The sending unit is used for synchronizing the embedded parameters updated by the updating unit to the parameter server;

The updating unit is further used for updating the network parameters currently stored by the working server based on the network parameter gradient;

In the case that the current lot is a lot other than the first lot, the updating unit is specifically configured to, before the obtaining unit obtains, from the work server, the network parameter currently stored by the work server:

Combining the plurality of historical network parameter gradients and storing network parameters obtained by combining; the plurality of historical network parameter gradients includes a network parameter gradient trained based on training samples of a previous batch of the current batch.
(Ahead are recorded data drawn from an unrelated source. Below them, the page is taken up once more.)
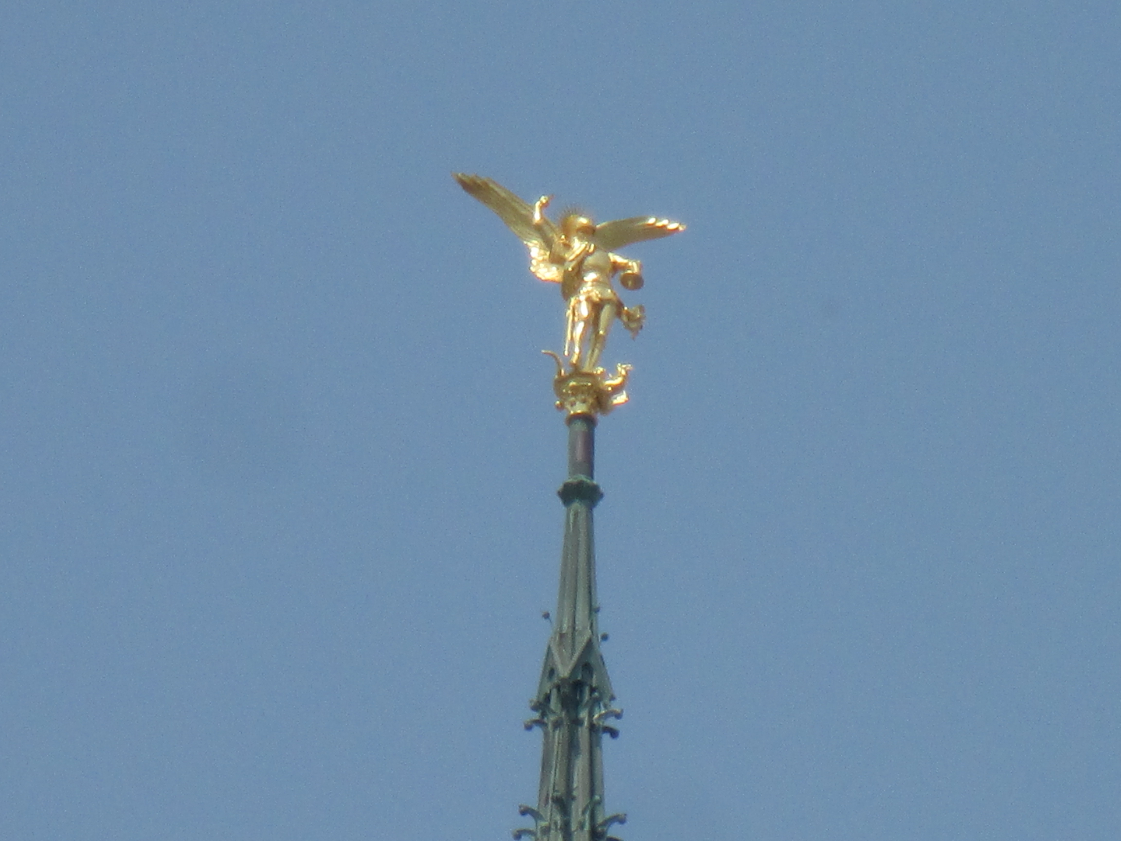 Mont Saint-Michel
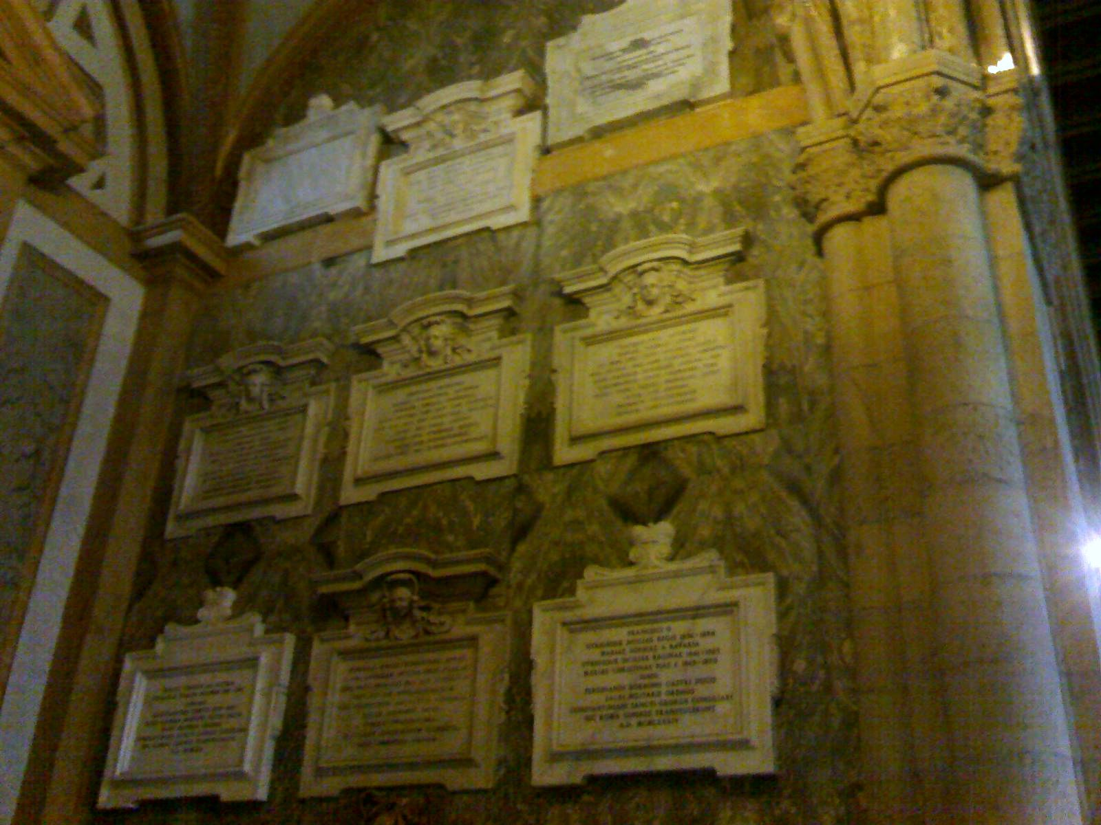 Cappella dei Borbone - Sepolcri dei familiari dei Borbone (Basilica di Santa Chiara - Napoli)
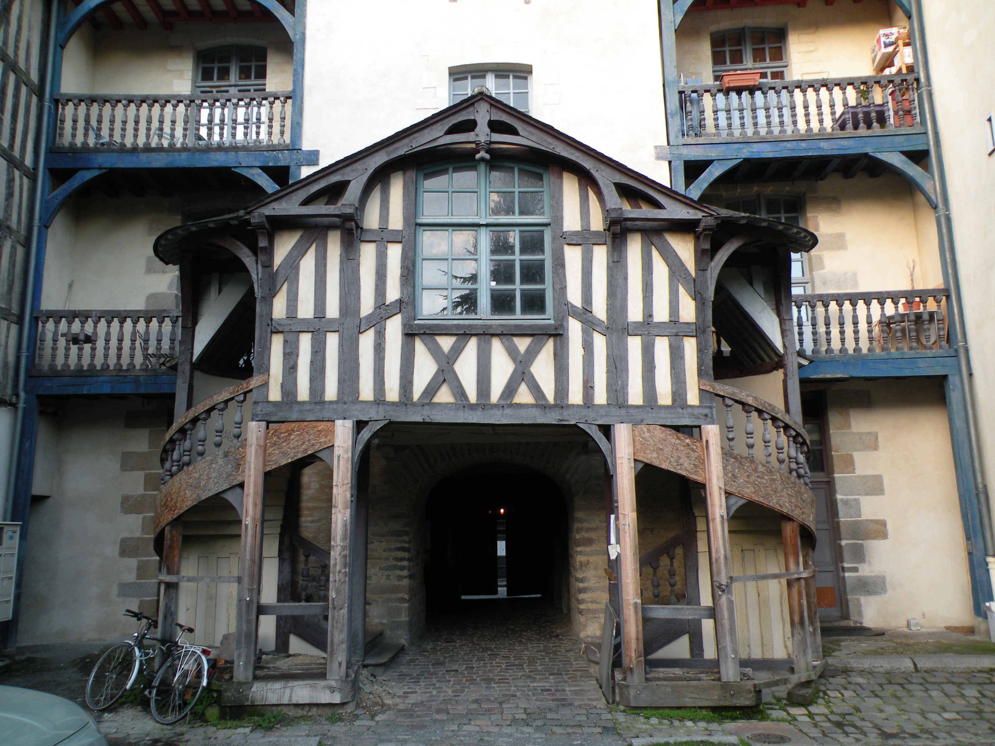 Escalier de la Grande maison des Carmes, 34 rue Vasselot à Rennes.
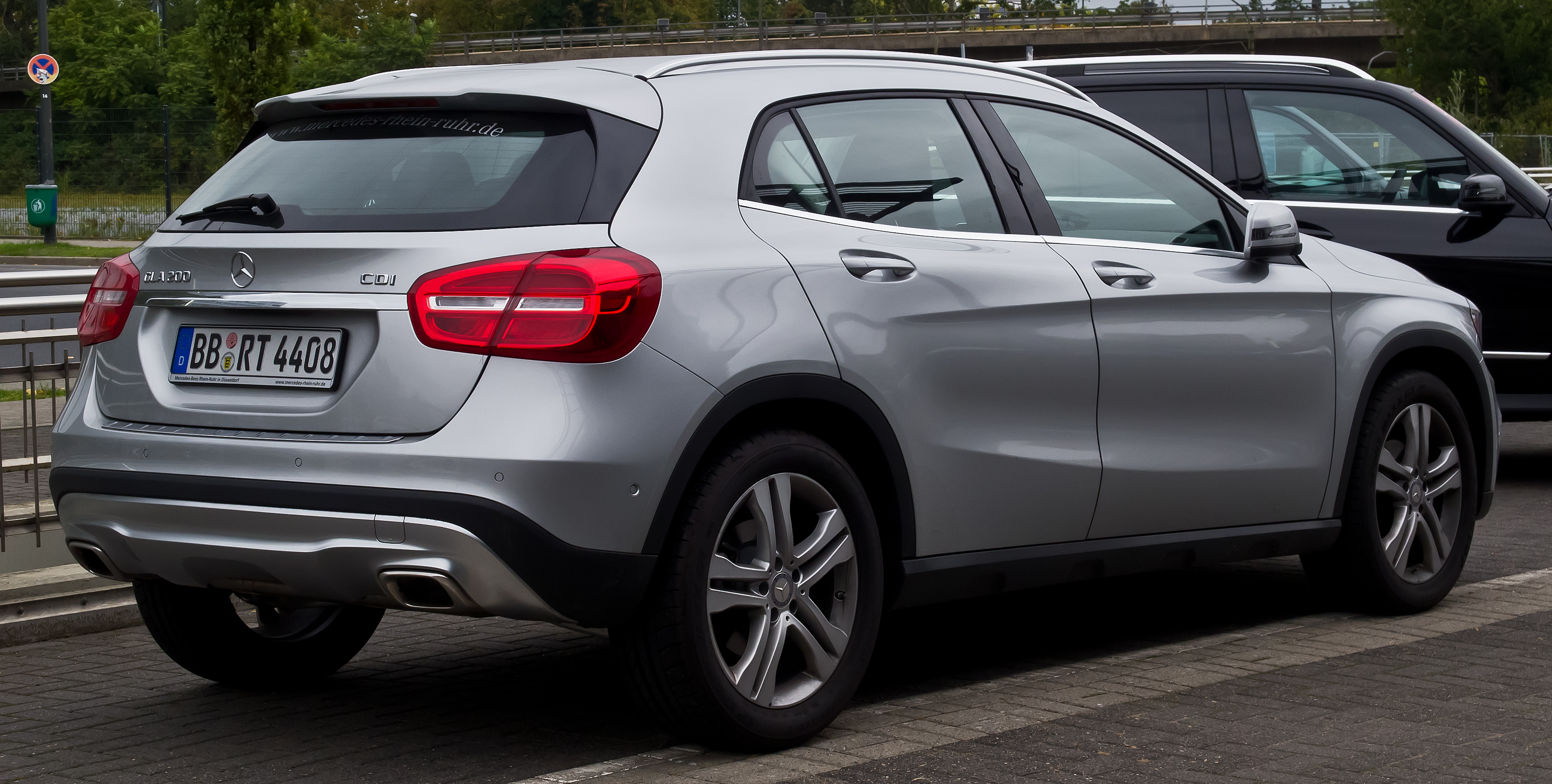 Mercedes-Benz GLA 200 CDI Urban (X 156)

7. The work server according to claim 6, wherein the current embedding parameter is stored in the work server in advance, the work server further comprising a storage unit;

The obtaining unit is further configured to obtain a difference embedding parameter from a parameter server when a part of the embedding parameters of the current embedding parameters are included in the embedding parameters currently stored in the working server; the storage unit is used for storing the difference embedding parameters; the differential embedding parameters include embedding parameters of the current embedding parameters other than the partial embedding parameters;

Or alternatively

The obtaining unit is further configured to obtain, when the current embedding parameter stored in the working server does not include the current embedding parameter, the current embedding parameter from the parameter server; and the storage unit is used for storing the current embedded parameters.

8. The work server of claim 6, further comprising a receiving unit and a storage unit;

the receiving unit is configured to receive, when the current lot is the first lot, network parameters of a prediction model from the parameter server before the obtaining unit obtains the network parameters currently stored by the working server from the working server;

The storage unit is used for storing the network parameters of the prediction model received by the receiving unit from the parameter server.

9. The working server according to claim 6, wherein the obtaining unit is further configured to obtain a next batch of training samples during the iterative training of the current embedding parameter and the network parameter currently stored in the working server, and obtain an embedding parameter corresponding to the next batch of training samples based on the next batch of training samples.

10. The work server of claim 6, wherein the fetching unit is further configured to obtain a target network parameter; the target network parameters comprise network parameters obtained by training based on training samples of the last batch;

the sending unit is further configured to send the target network parameter to the parameter server.

11. A work server, comprising: a processor, a memory for storing instructions executable by the processor; wherein the processor is configured to execute instructions to implement the parameter training method of the predictive model of any one of claims 1-5.

12. A computer readable storage medium comprising instructions that, when executed by a processor, cause the processor to perform the method of parameter training of a predictive model as claimed in any one of claims 1-5.

13. A distributed parameter training system, which is characterized by comprising a plurality of parameter servers and a plurality of working servers; any one of the plurality of working servers is configured to perform the parameter training method of the predictive model of any one of claims 1-5.

14. A computer program product comprising instructions which, when executed by a processor, implement a method of parameter training of a predictive model as claimed in any one of claims 1 to 5.